Providence Ward 3 Democratic Committee member SAM HOWARD: “In a piece in the Columbia Law Review, Drexel Professor Tabatha Abu El-Haj and Stanford Senior Research Scholar Didi Kuo make the case for what they call ‘associational party-building.’ Instead of political parties being mere brands that anyone can put on for an election, Abu El-Haj and Kuo remind us that parties hold tremendous power in their role as permanent organizations; even just in their ability to get people in the same room and discuss what issues they’re facing. The scholars say it’s in the best interest of both parties and democracy to reinvest in our moribund state and local parties.

“I think it’s precisely that lack of party capacity at the local level in Rhode Island that forces most organizing to occur outside the existing party structures by largely movement- or issue-based groups. This creates a perception of our parties as closed-off old boys’ clubs, while everyone else fragments into competing orgs.

“Abu El-Haj and Kuos' work forces us to examine whether our local party committees are truly connecting with voters and consider how we move from a politics of individual candidates and clashing egos to one of strong policy and responsive government.”

Blogfather, lawyer and lobbyist MATT JERZYK: “Here is a two-part take.

“First, Portuguese-Americans will play an outsized role in the winner of the CD1 race. Rhode Island is home to one of the largest Portuguese-American communities in the U.S., with over 100,000 residents of Portuguese descent, most of whom reside in the First District. The East Bay has many from the Azores Islands (nine volcanic islands), specifically San Miguel, who initially came to Rhode Island in the mid-to-late 1800s to work on whaling ships and, later, in the textile mills. East Providence, Providence, Pawtucket and Central Falls have large Cape Verdean populations that also immigrated via whaling ships in the Atlantic. And Cumberland hosts a large community ‘do continente’, or from mainland Portugal. It will be very interesting to see which candidates invest in time at local Portuguese clubs, bring pastéis de nata to senior high-rises and host political lunches at O Dinis over bifanas and camarão alhinho.

“Second: first-year state Rep.
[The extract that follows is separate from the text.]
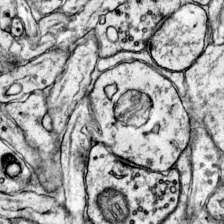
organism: Mouse
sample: Primary visual cortex

Cherie Cruz (D-Pawtucket) won a big victory on Thursday when the House of Representatives unanimously voted to eliminate housing rental application fees. The legislation, part of Speaker Shekarchi's package of housing bills, came on the heels of a riveting story by Alexa Gagosz in The Boston Globe ( about a middle-class Warwick family who got thrown into homelessness and couldn’t get out because of the thousands of dollars that landlords made them pay in predatory ‘application fees.’ It is great to see that the voices and experiences of families hurt the most by these fees grew to a loud drumbeat that could no longer be ignored or denied. Kudos to Rep. Cruz, whose first-name derives from the famous Stevie Wonder song, for passing such important legislation in her first year.”

SOUTH COAST: Don’t miss my colleague Ben Berke’s description of how “even the faces of some of the dogs are blurred out” in newly disclosed video depicting a 2020 clash between guards and detainees at a former ICE facility in Bristol County, Mass.

HARM REDUCTION: Via my colleague Lynn Arditi: “Nearly two years after Rhode Island became the first in the nation to legalize safe places where people can consume illicit drugs, the state’s first safe consumption center is expected to open in a commercial neighborhood in Providence in early 2024.”

KICKER: I met Jim Gillis just in passing a few times, but Gillis – who died this week at 64, was known as a great guy and for decades of reporting and writing columns for the Newport Daily News. Via Amy Kempe: “Jim was more than a great reporter. He was an observer of people, places, and life. He was kind, quick witted, funny, and cared deeply about telling a story and why it mattered, not just reporting the news.”